**Task goal**
Leave the pictures out and quote only the lines from the one with "Chiesa parrocchiale di San Michele a Cameri" down to the end of the listing below.

**Data segment**
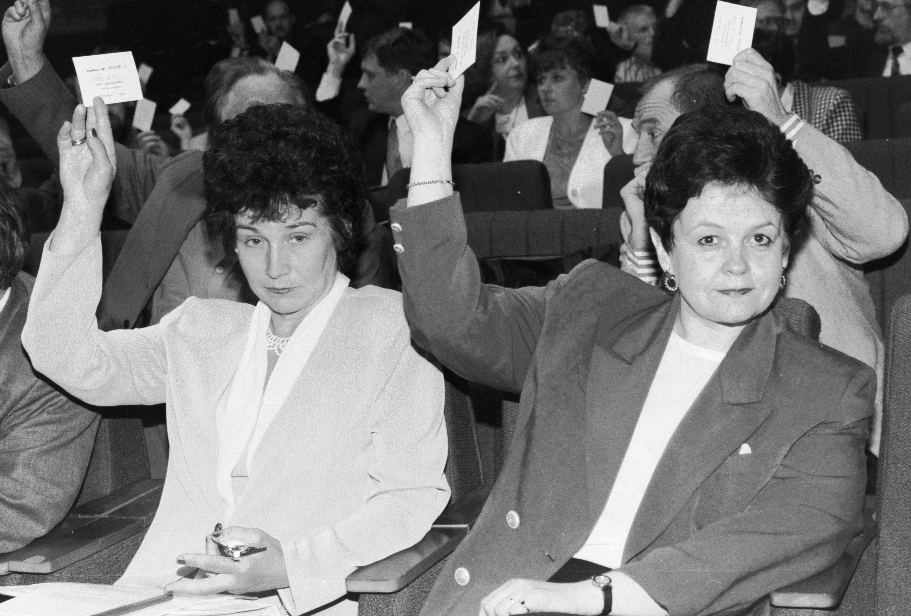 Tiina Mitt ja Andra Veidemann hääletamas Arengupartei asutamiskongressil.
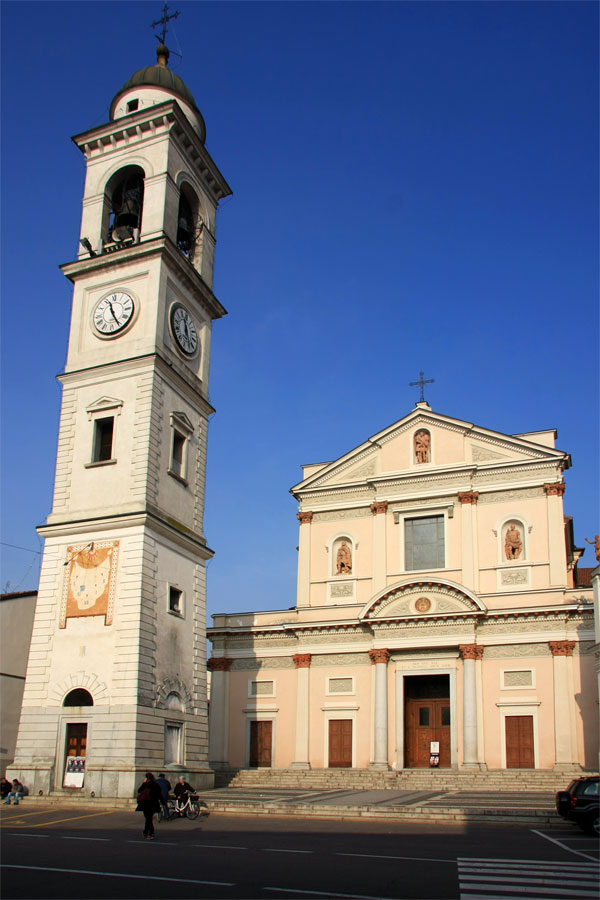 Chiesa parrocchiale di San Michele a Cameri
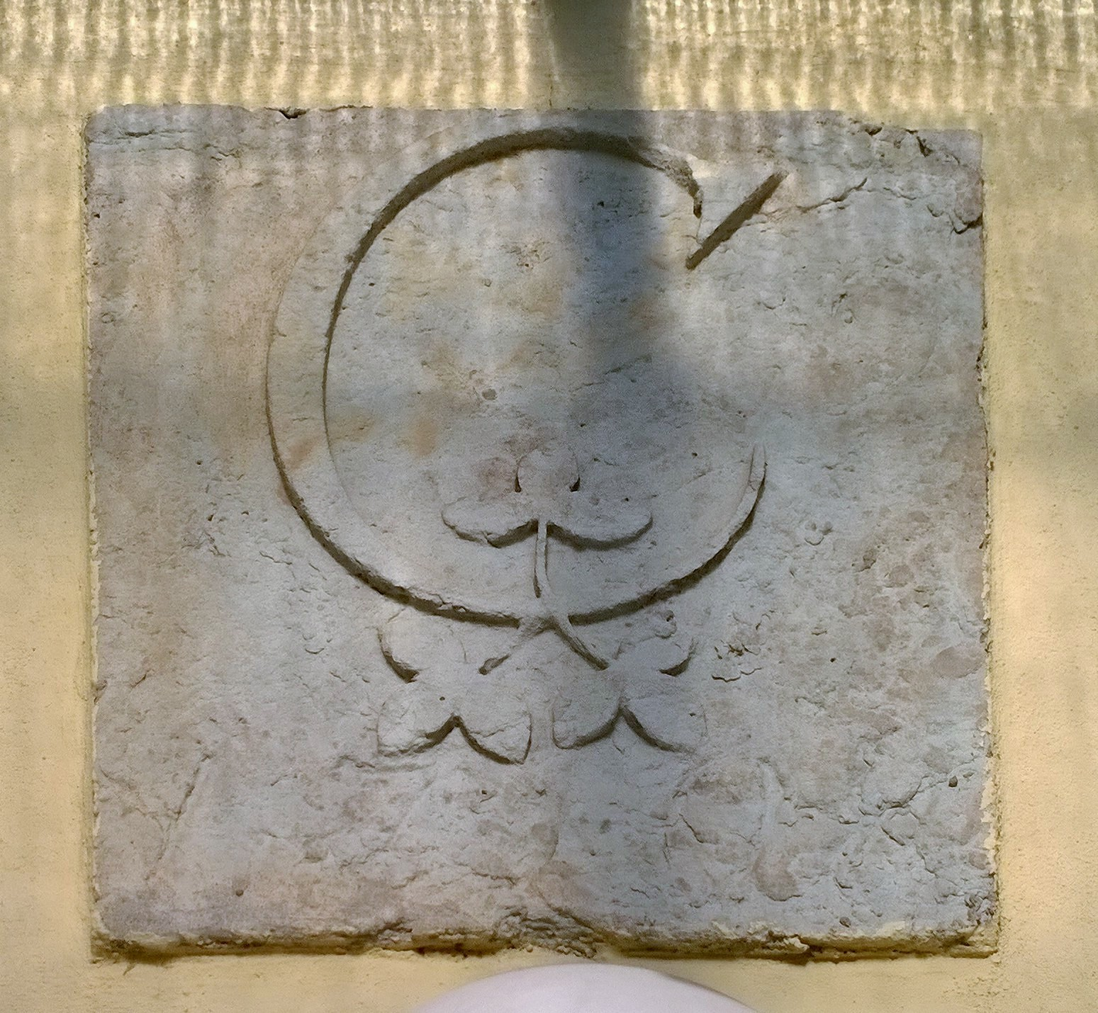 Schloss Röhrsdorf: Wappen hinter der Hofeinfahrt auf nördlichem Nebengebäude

**Response to the exercise**
 Chiesa parrocchiale di San Michele a Cameri
 Schloss Röhrsdorf: Wappen hinter der Hofeinfahrt auf nördlichem Nebengebäude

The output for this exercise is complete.